Issue 195 in html5lib: Self closing <title/> breaks parsing

Discussion:

h***@public.gmane.org

13 years ago

Status: New
Owner: ----

New issue 195 by kovidgo...-***@public.gmane.org: Self closing <title/> breaks parsing
http://code.google.com/p/html5lib/issues/detail?id=195

A self closing title tag causes the parser to treat all subsequent text as
CDATA. To reproduce run the following code in a python interpreter

import html5lib
from lxml import etree
print etree.tostring(html5lib.parse('<html><head><title/></head></html>',
namespaceHTMLElements=False, treebuilder='lxml'))

Output is: <html><head><title></head></html></title></head><body/></html>

Output should be
<html><head><title/></head><body/></html>

--
You received this message because you are subscribed to the Google Groups "html5lib-discuss" group.
To post to this group, send an email to html5lib-discuss-/JYPxA39Uh5TLH3MbocFF+G/***@public.gmane.org
To unsubscribe from this group, send email to html5lib-discuss+unsubscribe-/JYPxA39Uh5TLH3MbocFF+G/***@public.gmane.org
For more options, visit this group at http://groups.google.com/group/html5lib-discuss?hl=en-GB.

h***@public.gmane.org

13 years ago

Permalink

Updates:
Status: Invalid

Comment #1 on issue 195 by t.broyer: Self closing <title/> breaks parsing
http://code.google.com/p/html5lib/issues/detail?id=195

There's no such things as "self closing tags" in HTML.

In this case, the '/' is ignored (generates a "parse error" though), so
everything following it is read as the title's content.

h***@public.gmane.org

13 years ago

Permalink

Comment #2 on issue 195 by kovidgo...-***@public.gmane.org: Self closing <title/>
breaks parsing
http://code.google.com/p/html5lib/issues/detail?id=195

First, thanks for the quick response.

Note that, html5lib handles self closing a, p, div, table, body and even
html tags correctly.

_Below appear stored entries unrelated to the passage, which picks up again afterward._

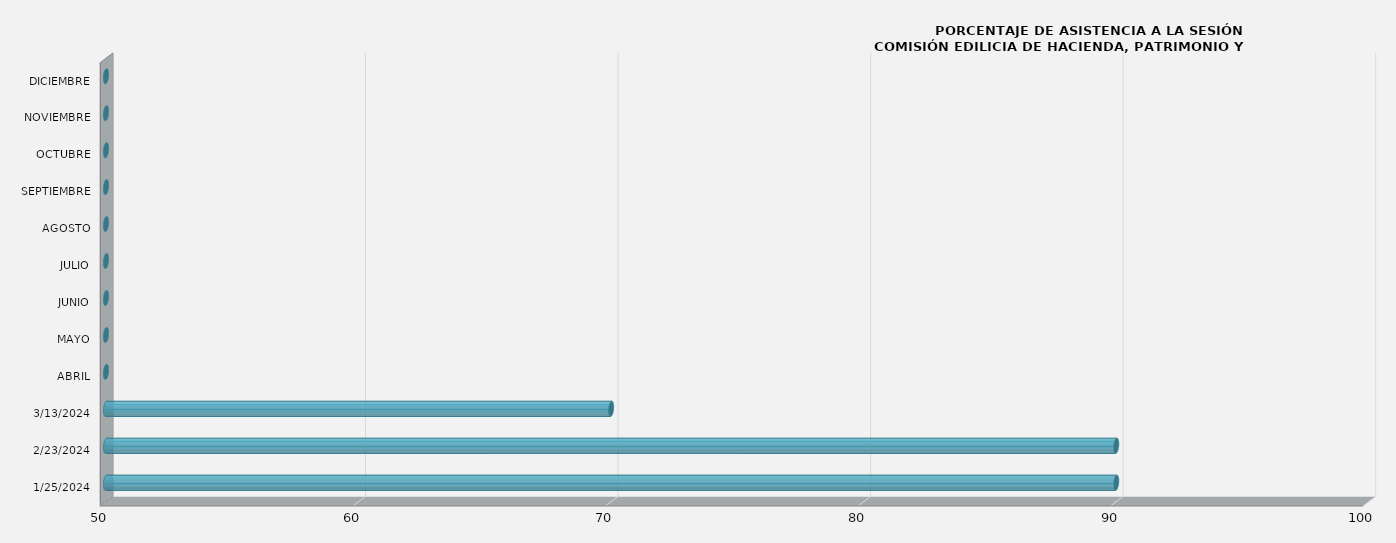
| Category | Series 0 |
|---|---|
| 25/01/2024 | 90 |
| 23/02/2024 | 90 |
| 13/03/2024 | 70 |
| ABRIL | 0 |
| MAYO | 0 |
| JUNIO | 0 |
| JULIO | 0 |
| AGOSTO | 0 |
| SEPTIEMBRE | 0 |
| OCTUBRE | 0 |
| NOVIEMBRE | 0 |
| DICIEMBRE | 0 |

Handling <title/> as an instruction to treat the rest
of the document as text is the wrong decision. It is *never* going to be
right thing to do. But, given that browsers make this same mistake, I'm
guessing you are not going to change this. Oh well, a spot of regex to the
rescue.

h***@public.gmane.org

13 years ago

Permalink

Comment #3 on issue 195 by hob...-***@public.gmane.org: Self closing <title/> breaks
parsing
http://code.google.com/p/html5lib/issues/detail?id=195

html5lib is behaving correctly per the spec. of the HTML parsing algorithm.
When the tree builder sees a start tag whose tag name is "title" while in
the relevant insertion modes, it puts the tokenizer into the RCDATA state.

h***@public.gmane.org

13 years ago

Permalink

Comment #4 on issue 195 by kovidgo...-***@public.gmane.org: Self closing <title/>
breaks parsing
http://code.google.com/p/html5lib/issues/detail?id=195

Sure, I can believe that, given that browsers do the same thing. If it were
up to me, I would depart from the spec on something that is so obviously
wrong. But, I can see the value in having a parser that hews closely to the
spec. I can always use a regex/patch html5lib myself for my use cases.